---
name: sap-ai-governance-security-architecture-protocol
description: Cross-functional coordination protocol governing handoff contracts between SAP AI Governance, Security, and Architecture. Activates on AI Core workloads, Generative AI Hub deployments, Joule governance events, RAG design reviews, prompt-injection risk, data-leakage risk, model-access control gaps, and auditability of AI-generated outputs. Advisory and audit only — no live mutation.
allowed-tools: Read Grep Glob WebSearch WebFetch
metadata:
  author: "github: Raishin"
  version: "0.1.0"
  updated: "2026-06-19"
  category: ai
  lifecycle: experimental
---

# SAP AI Governance / Security / Architecture Protocol

## Purpose

This skill is a cross-functional coordination and handoff contract between four complementary advisory roles: SAP AI Core and Generative AI Hub governance review, Joule governance and adoption assessment, SAP security/IAM/GRC/SoD analysis, and SAP CAP architecture review. It defines when each role activates, what evidence each role requires before it can produce output, how findings are handed off between roles, who holds decision rights over AI workload deployments and access control changes, and what approval is required before any irreversible change is recommended to a downstream guarded-mutating operator.

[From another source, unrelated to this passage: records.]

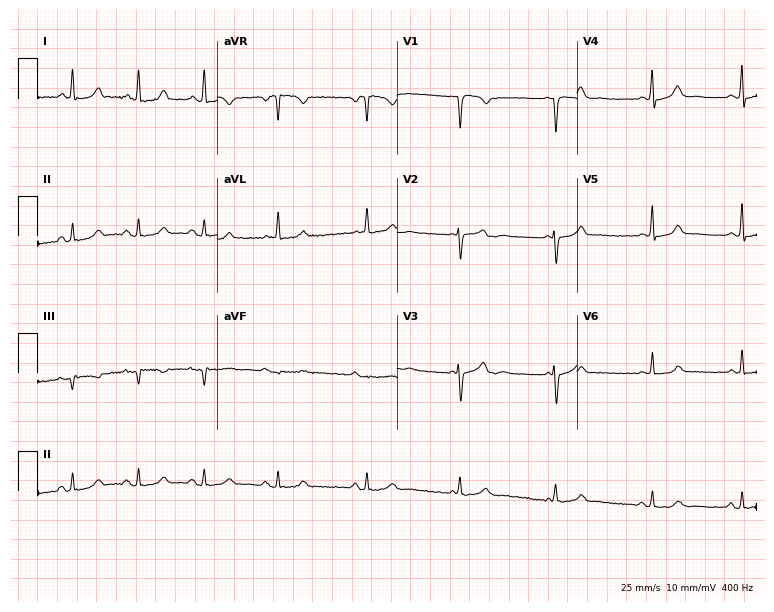
ECG — a female patient, 58 years old. Screened for six findings — first-degree AV block, right bundle branch block, left bundle branch block, sinus bradycardia, atrial fibrillation, sinus tachycardia — none is recorded. Findings outside these six are not listed.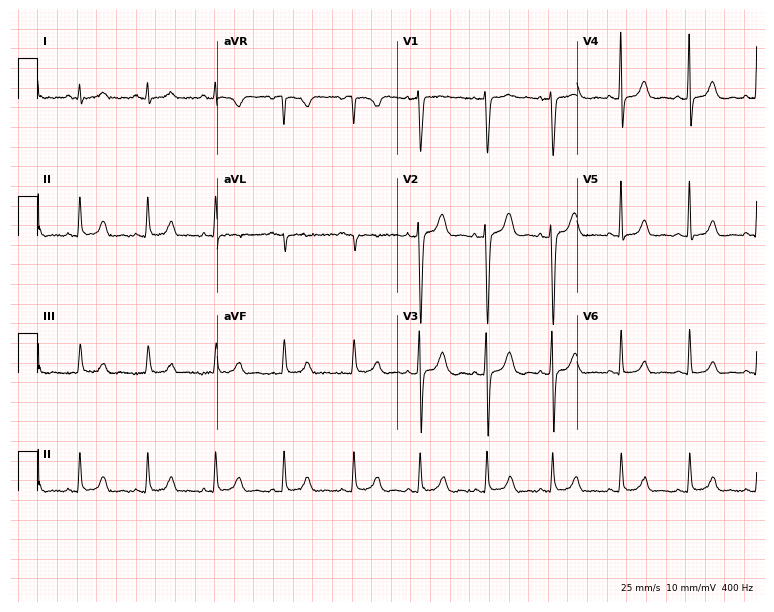
Resting 12-lead electrocardiogram. Patient: a female, 36 years old. Read as a normal ECG.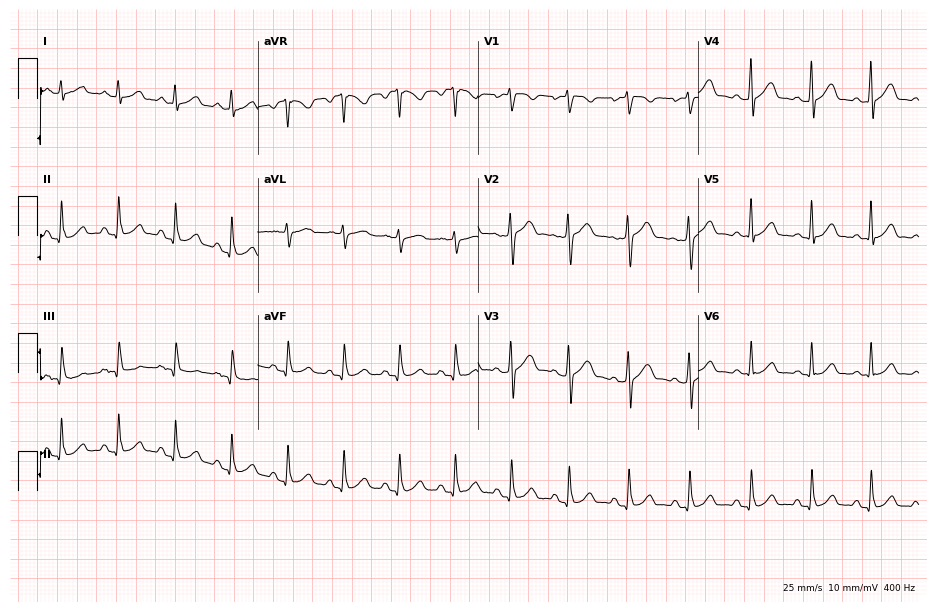
Resting 12-lead electrocardiogram (9-second recording at 400 Hz). Patient: a 41-year-old female. The tracing shows sinus tachycardia (a sinus rate of 100 beats per minute or more).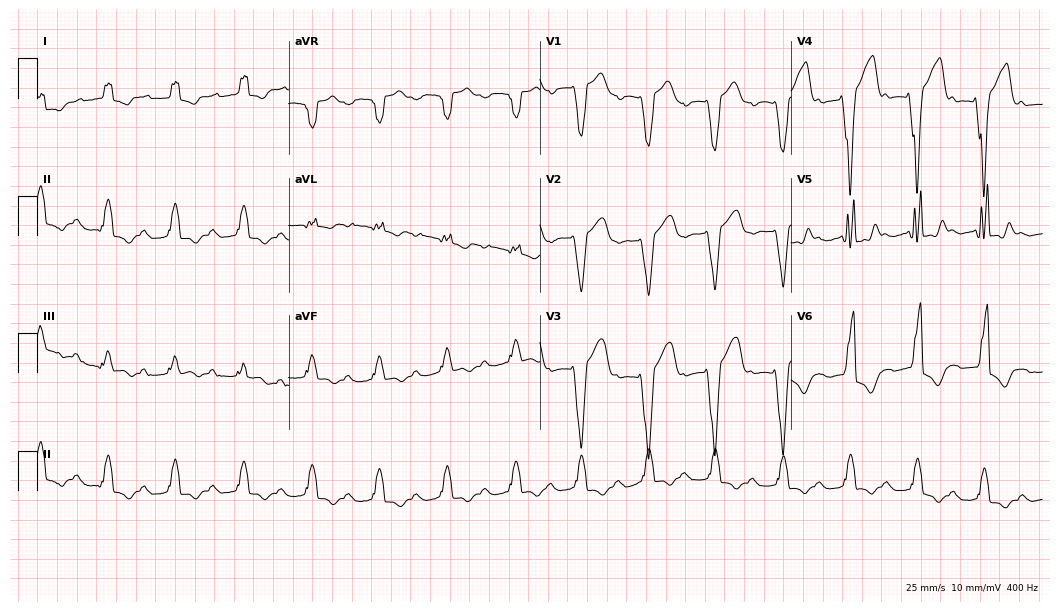
Standard 12-lead ECG recorded from a man, 70 years old (10.2-second recording at 400 Hz). None of these six findings is recorded: first-degree AV block, right bundle branch block, left bundle branch block, sinus bradycardia, atrial fibrillation, sinus tachycardia. Only these six findings were labelled.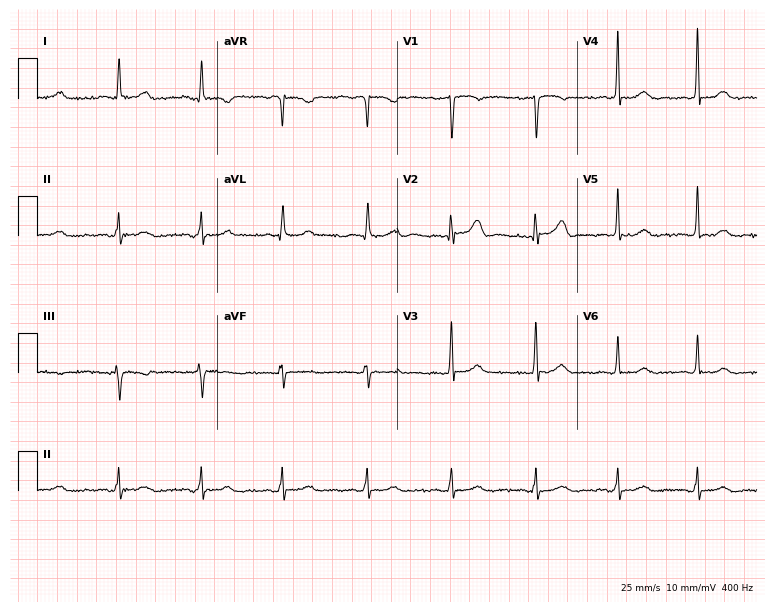
Electrocardiogram, a female, 34 years old. Overall reading on record: normal ECG.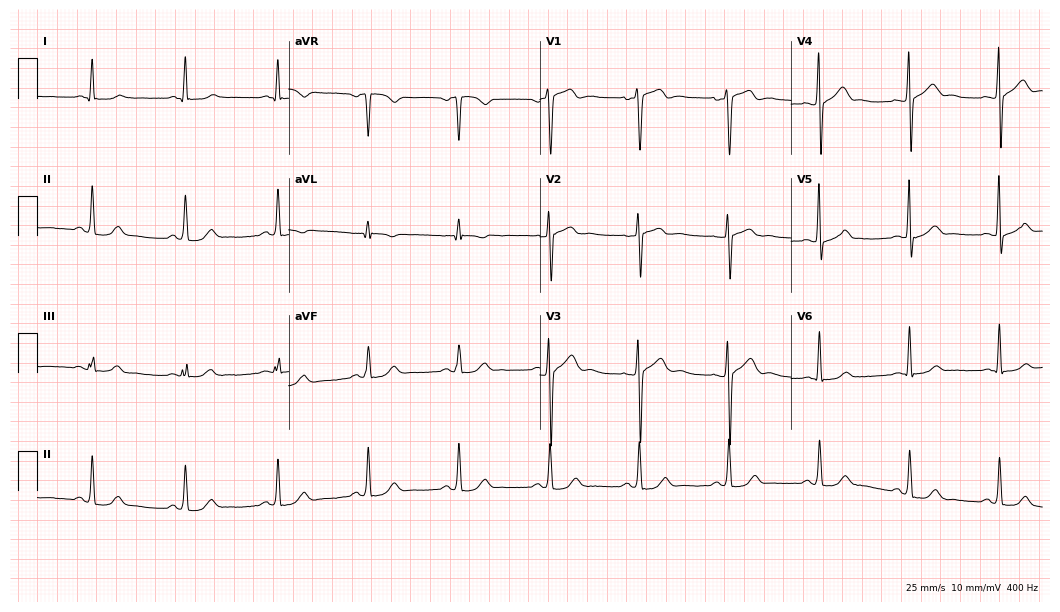
Standard 12-lead ECG recorded from a male patient, 41 years old. None of these six findings is recorded: first-degree AV block, right bundle branch block (RBBB), left bundle branch block (LBBB), sinus bradycardia, atrial fibrillation (AF), sinus tachycardia.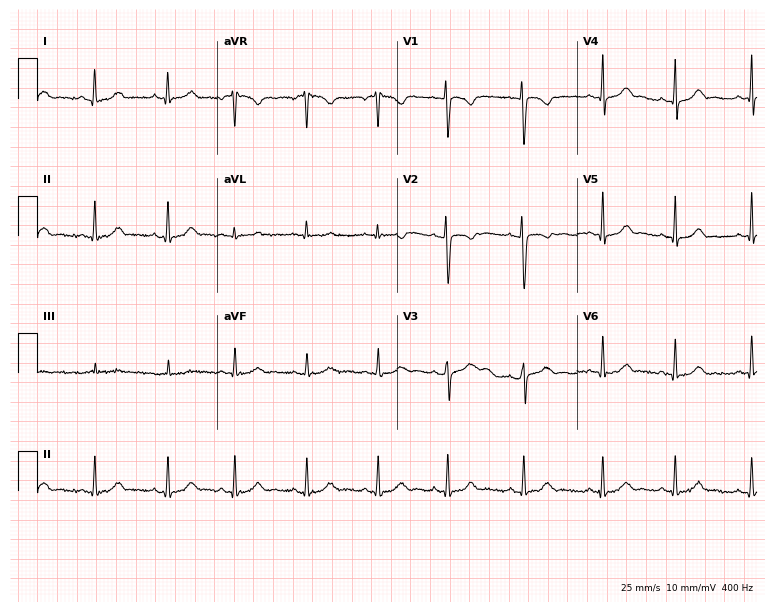
ECG — a female patient, 22 years old. Labelled as a normal ECG.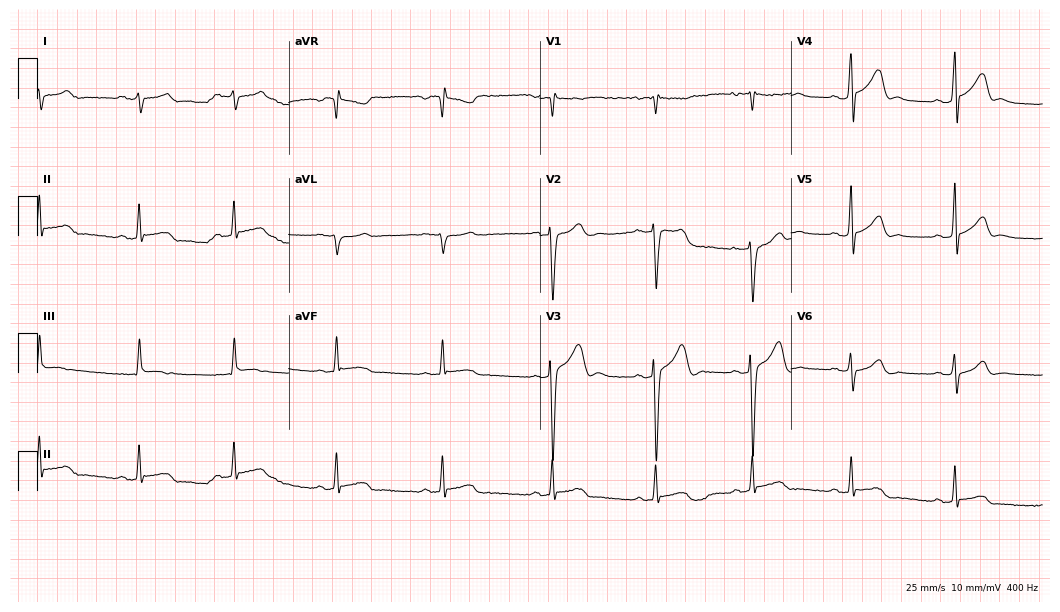
12-lead ECG from a 20-year-old male patient (10.2-second recording at 400 Hz). Recorded interpretation: within normal limits.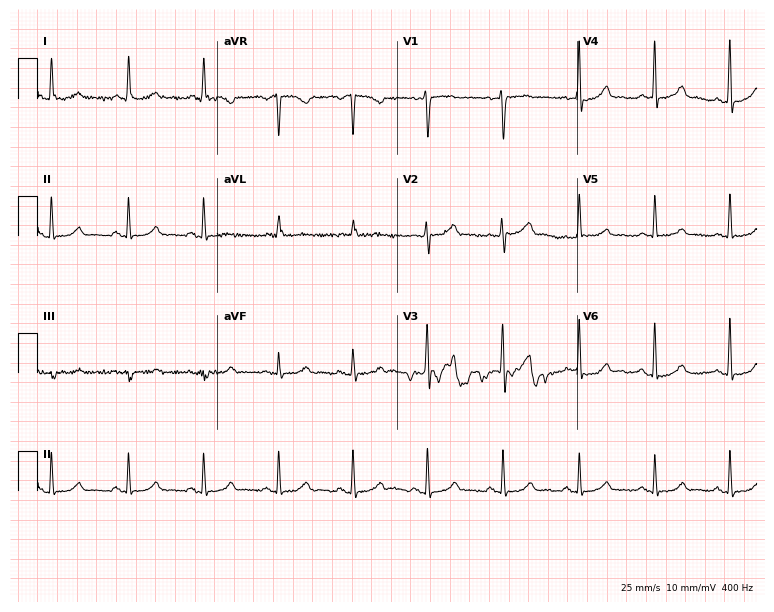
12-lead ECG from a 51-year-old female. Labelled as a normal ECG.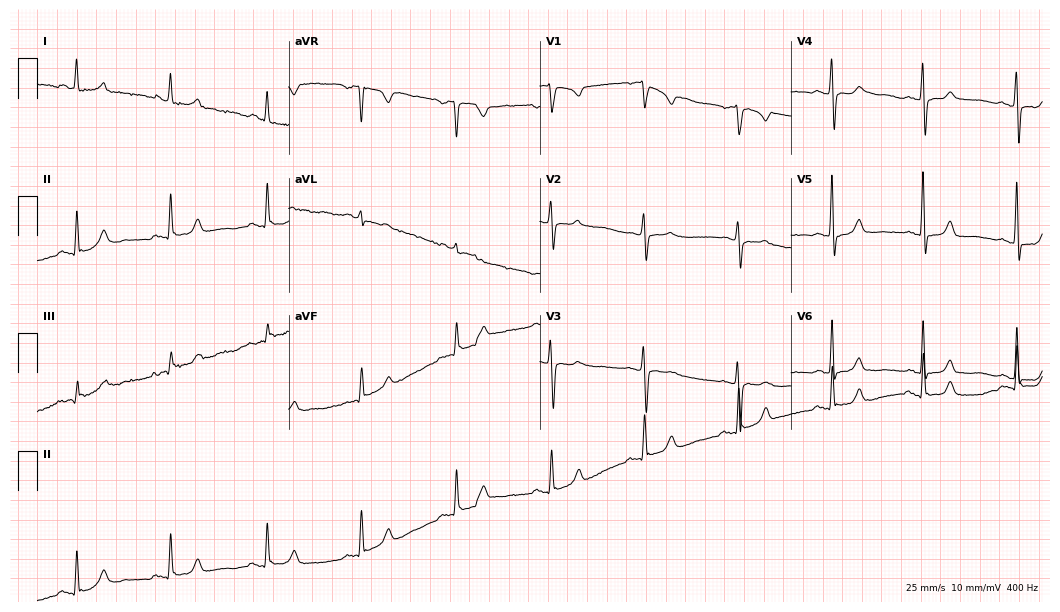
ECG — a woman, 75 years old. Labelled as a normal ECG.

This protocol never mutates. It never invokes or bypasses any guarded-mutating operator gate. It produces governance advisory packages, risk assessments, and escalation triggers only.

## When to use

Activate this protocol when one or more of the following conditions apply:

- An AI Core workload is being planned, deployed, or reviewed — including custom model deployments, fine-tuning jobs, inferencing endpoints, or resource group configurations on SAP AI Core.
- A Generative AI Hub integration is in scope — including proxy model consumption via the Generative AI Hub API, foundation model selection, token budget governance, or cost attribution for generative AI usage.
- Joule is being governed or adopted — including Joule skill configuration, Joule integration with SAP applications, scope of Joule access to SAP business data, and change management for AI-assisted business process execution.
- A RAG (Retrieval-Augmented Generation) design is under review — including document grounding strategy, vector store selection (SAP HANA Cloud vector engine or external), embedding model governance, data ingestion pipeline design, and retrieval access controls.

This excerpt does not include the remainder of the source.